One place to start for understanding the competitive market: disruption can come in four different types. It can revolutionize technology (like The Boring Company), business models (like Airbnb), user experience (like Uber) and/or processes (like Arculus, which facilitates mass production in every industry by replacing Henry Ford’s assembly lines with independent, flexible and modular stations).
Before jumping into action and riding the disruption wave, companies also have to overcome the “innovator’s dilemma”, theorized by Clayton Christensen. Businesses must choose to develop a new market and run the risk of losing its current position, or protecting its existing market, which keeps it from innovating.
The challenge is to lead the change throughout the company, which starts with the CEO, who should understand the importance of playing an active role to bring the rest of the team on board, especially middle management.
“If I had asked people what they wanted, they would have said faster horses.”
“Change management is essential. To change an organization, you have to apply pressure.”

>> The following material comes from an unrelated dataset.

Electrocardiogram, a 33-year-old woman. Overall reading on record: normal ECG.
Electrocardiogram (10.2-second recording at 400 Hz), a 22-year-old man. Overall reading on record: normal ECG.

Pierre-Guy Amand director of innovation at ArianeGroup
In order to draw up an ambitious action plan to defend its business, companies must first adopt a new vision of their activity and redefine their playing field, while keeping in mind that “there is no market, only customers”. That means they should consider things from the customer’s perspective, instead of focusing on the product. The main goals here are to diversify and connect directly with the customer to keep new players from intruding on this relationship.
To that end, companies need to monitor their uses. EasyJet did this in travel, by placing its website at the center of its strategy, well before other players followed suit, and by rolling out an iPhone app at a time when, as underlined by Stéphane Crétel, Innovation project manager at Air France KLM, during a debate organized at Leonard:Paris, “we were still saying, iPhone? We all use Blackberries!”

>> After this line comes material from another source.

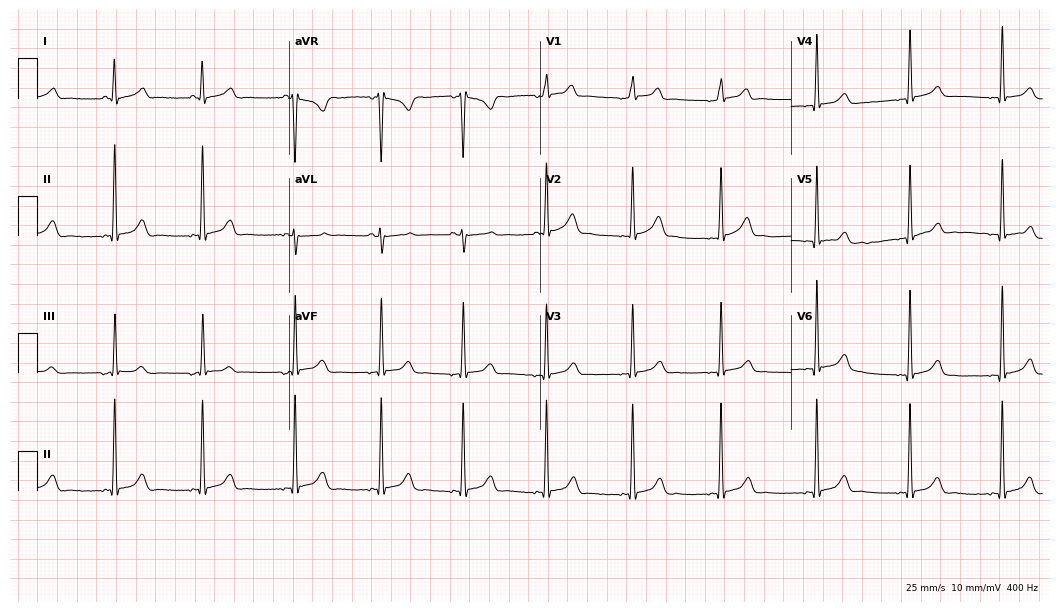
Standard 12-lead ECG recorded from a man, 20 years old. Read as a normal ECG.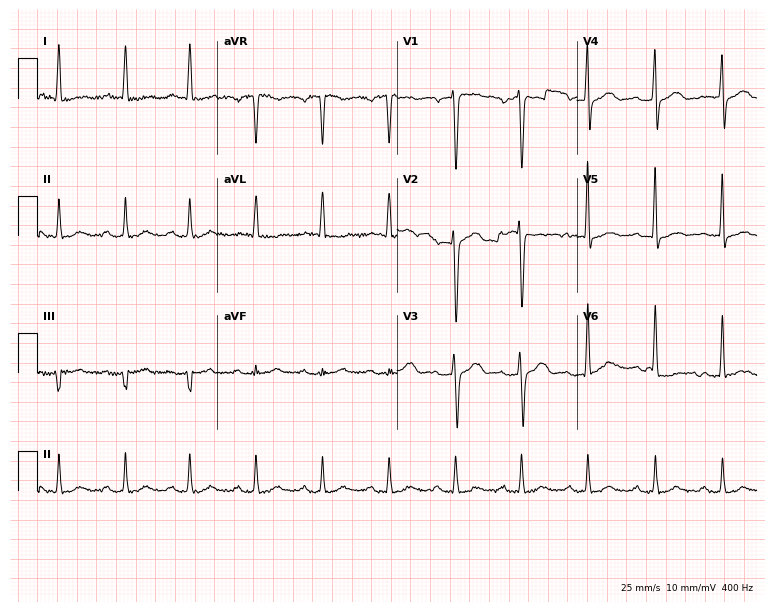
Resting 12-lead electrocardiogram. Patient: a male, 51 years old. The tracing shows first-degree AV block.

In conclusion: key takeaways
Focus on the customer, attract the best talent and adopt an innovative approach… Disruption is here to stay, so we want to share a few essential keys for coping with its effects.

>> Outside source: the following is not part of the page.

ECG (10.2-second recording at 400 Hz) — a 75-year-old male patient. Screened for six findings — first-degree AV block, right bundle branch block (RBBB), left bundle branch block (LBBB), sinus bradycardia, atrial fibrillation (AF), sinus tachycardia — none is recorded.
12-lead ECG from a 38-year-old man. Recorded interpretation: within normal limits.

- Every industry is impacted by the redistribution of value chains, no company is shielded from disruption, regardless of its size or activity
- All it takes is one innovation in technology or the customer experience for a newcomer to position its business in a key aspect of your activity (often nearest to the customer)
- In construction, mobility and energy, many companies are innovating, even if their ambitions are not as expansive as Katerra or The Boring Company
- The environmental transition brings additional factors of disruption and reorganization in these markets, with carbon reduction issuing a strong call to arms to innovators.
“This confrontation is here to stay: disrupting disruption means no longer seeing it as a new, fast and sudden phenomenon, but instead as a permanent, slow and gradual threat that demands constant adaptation. We’re working on it, and our work is never done!”